Simp

Está aqui

TEDH, 5.ª S., Laurent c. França, Acórdão de 24 de maio de 2018

30 maio 2018

CEDH, Artigo 8.º, direito à vida privada – dever de respeitar a confidencialidade das comunicações entre o advogado e o seu constituinte.

Detidos apresentados ao juiz para validação da detenção. Sua defesa oficiosa por advogado de turno. Comunicação dos dados de contato do advogado aos seus representados em folha de papel. Pedido de vista pelo oficial da polícia. Processo por violação de correspondência. Arquivamento repetido. CEDH, artigo 8.º - Direito à confidencialidade das comunicações entre advogado e constituinte, violação.

Dois indivíduos em detenção numa esquadra de polícia foram presentes ao juiz para validação da detenção, no tribunal da comarca de Brest. Foram oficiosamente representados por Cyril Laurent que assegurou a sua defesa. No fim do acto judicial, pediram a Laurent os seus dados de contato para poderem continuar a comunicar com ele no quadro da sua defesa. Este deu a cada deles uma folha com os seus dados de contacto redigidos à mão, uma vez que não dispunha então de cartões de visita. Dobrou cada folha em quatro partes.

O oficial da polícia, um agente graduado, pediu a cada um dos arguidos para ver as folhas, o que estes fizeram, tendo-lhas devolvido a seguir.

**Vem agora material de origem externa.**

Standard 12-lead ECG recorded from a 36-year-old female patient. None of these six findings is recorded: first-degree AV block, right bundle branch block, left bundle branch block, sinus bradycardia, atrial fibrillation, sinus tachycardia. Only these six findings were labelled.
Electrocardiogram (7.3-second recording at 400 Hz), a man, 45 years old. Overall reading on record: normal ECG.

Laurent exprimiu o seu protesto publicamente. Dias depois, o advogado apresentou-se aos Serviços do Ministério Público do Tribunal com um requerimento em que se queixava do comportamento do oficial de polícia. O MP arquivou a queixa mas emitiu um comunicado a todos os serviços de polícia no sentido de ser respeitada a confidencialidade das comunicações entre advogados e constituintes. O queixoso não ficou satisfeito e queixou-se ao juiz de instrução, iniciando um processo autónomo. Novamente foi afirmado o respeito pelo segredo das comunicações entre advogado e constituintes e novamente foi arquivada a queixa. Recorreu em apelação, tendo o tribunal de segunda instância de Rennes arquivado a queixa. Recorreu em última instância à Cassation, tendo o seu pedido merecido o mesmo destino.

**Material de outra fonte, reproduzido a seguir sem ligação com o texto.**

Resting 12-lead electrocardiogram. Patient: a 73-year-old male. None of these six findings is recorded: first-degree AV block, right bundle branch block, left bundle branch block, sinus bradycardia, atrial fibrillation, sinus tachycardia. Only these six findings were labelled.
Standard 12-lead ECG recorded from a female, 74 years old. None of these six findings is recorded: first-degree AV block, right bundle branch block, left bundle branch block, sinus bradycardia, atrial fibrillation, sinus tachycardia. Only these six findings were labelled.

Queixou-se ao TEDH por violação do artigo 8.º da CEDH, direito à vida privada e familiar, na vertente do direito ao respeito da confidencialidade da correspondência entre o advogado e o(s) seu(s) constituinte(s).

O TEDH admitiu a queixa, tendo o Conselho Nacional da Ordem dos Advogados intervindo na qualidade de terceiro interveniente. Para esta instituição, a confiança legítima do constituinte no advogado e na tutela jurídica e judiciária justifica que deva ser protegida a confidencialidade das comunicações entre o advogado e o seu constituinte.

Uma outra questão foi a de saber se a entrega de uma folha dobrada com os dados de contato do advogado se integra na noção de correspondência. O TEDH entendeu que sim, alargando a noção de correspondência ao conjunto de comunicações entre o advogado e o constituinte.

Procedendo a seguir segundo o seu modelo de decisão judiciária, o TEDH analisou o fundamento legal da medida, a saber se esta está prevista na lei; a legitimidade dos fins que a medida prossegue e a sua necessidade numa sociedade democrática, sendo esta última parte do exame conhecida como “teste de proporcionalidade”.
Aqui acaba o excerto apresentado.